──────── RECORDS FOR THIS EXERCISE

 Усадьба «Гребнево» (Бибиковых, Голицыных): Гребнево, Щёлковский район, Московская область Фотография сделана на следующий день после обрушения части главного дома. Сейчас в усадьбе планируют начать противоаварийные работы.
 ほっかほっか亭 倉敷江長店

────────────────
──────── RECORDS FOR THIS EXERCISE

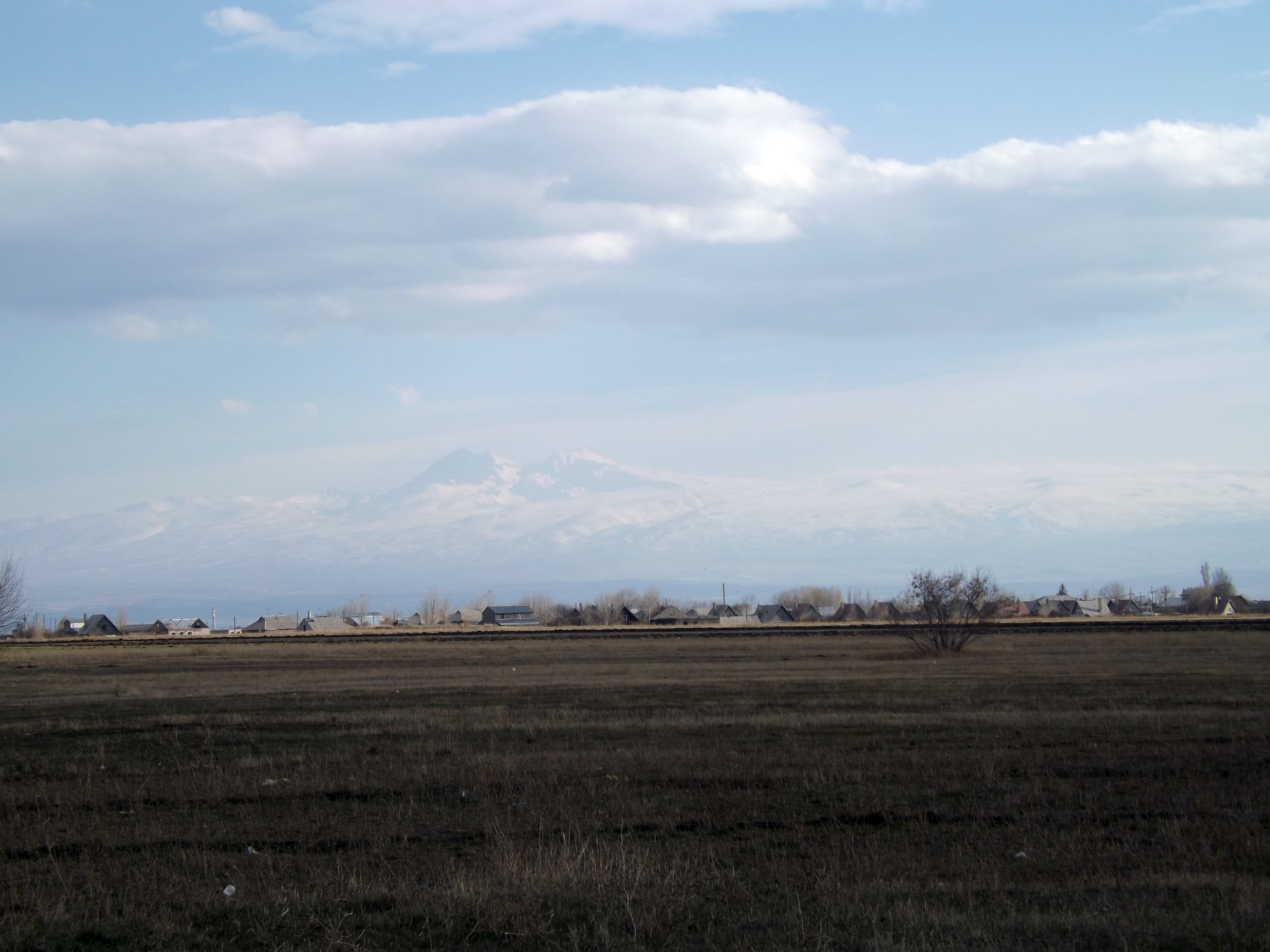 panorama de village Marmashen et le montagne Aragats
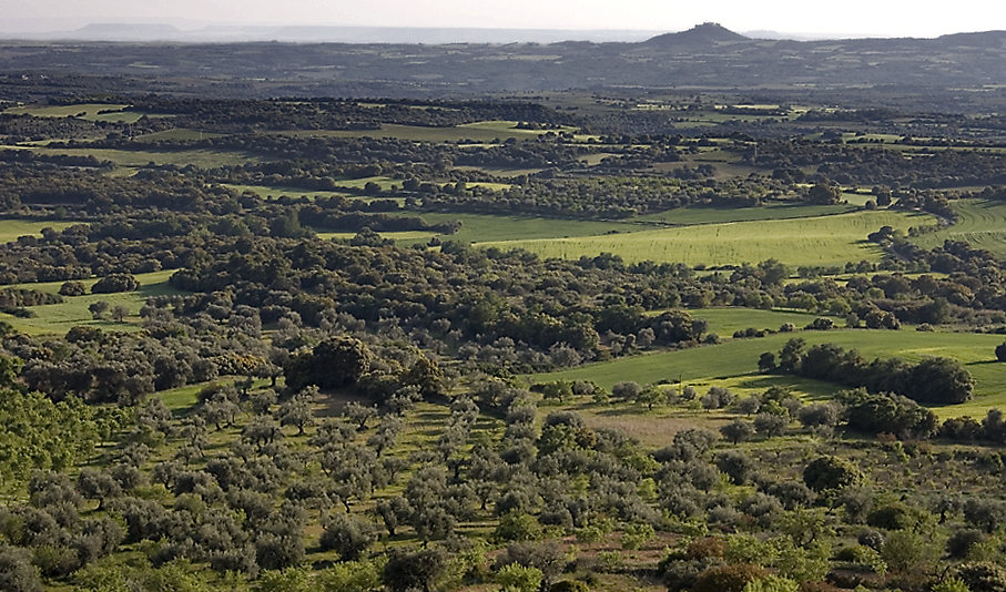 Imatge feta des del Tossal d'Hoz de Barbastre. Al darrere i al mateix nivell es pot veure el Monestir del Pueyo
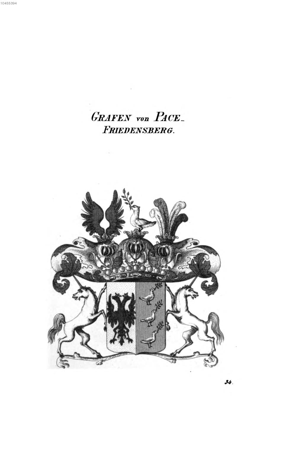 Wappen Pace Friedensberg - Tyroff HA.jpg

────────────────
──────── RECORDS FOR THIS EXERCISE

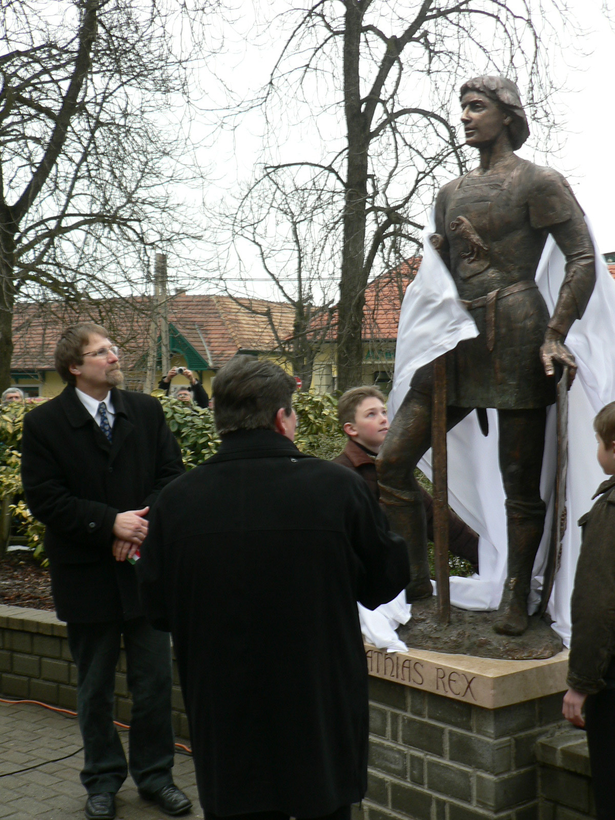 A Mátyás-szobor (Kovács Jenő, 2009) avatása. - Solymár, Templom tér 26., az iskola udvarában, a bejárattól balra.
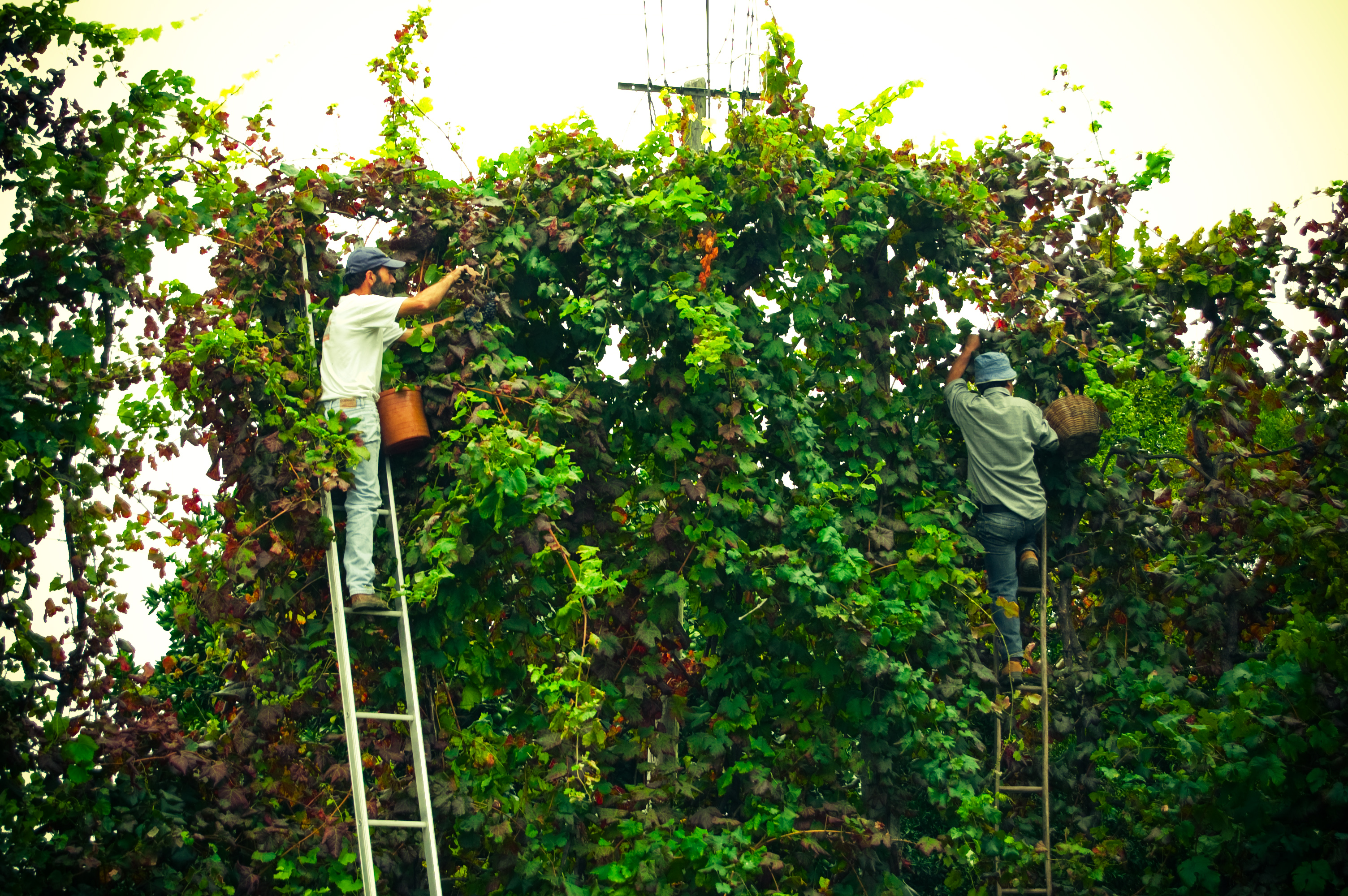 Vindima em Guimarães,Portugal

────────────────

ACTION ITEM: Copy the stretch of the records above that runs from the line with "начать противоаварийные работы." through the line with "ほっかほっか亭 倉敷江長店". Both end lines belong in the copy, and nothing else does.

EXPECTED ANSWER:
 Усадьба «Гребнево» (Бибиковых, Голицыных): Гребнево, Щёлковский район, Московская область Фотография сделана на следующий день после обрушения части главного дома. Сейчас в усадьбе планируют начать противоаварийные работы.
 ほっかほっか亭 倉敷江長店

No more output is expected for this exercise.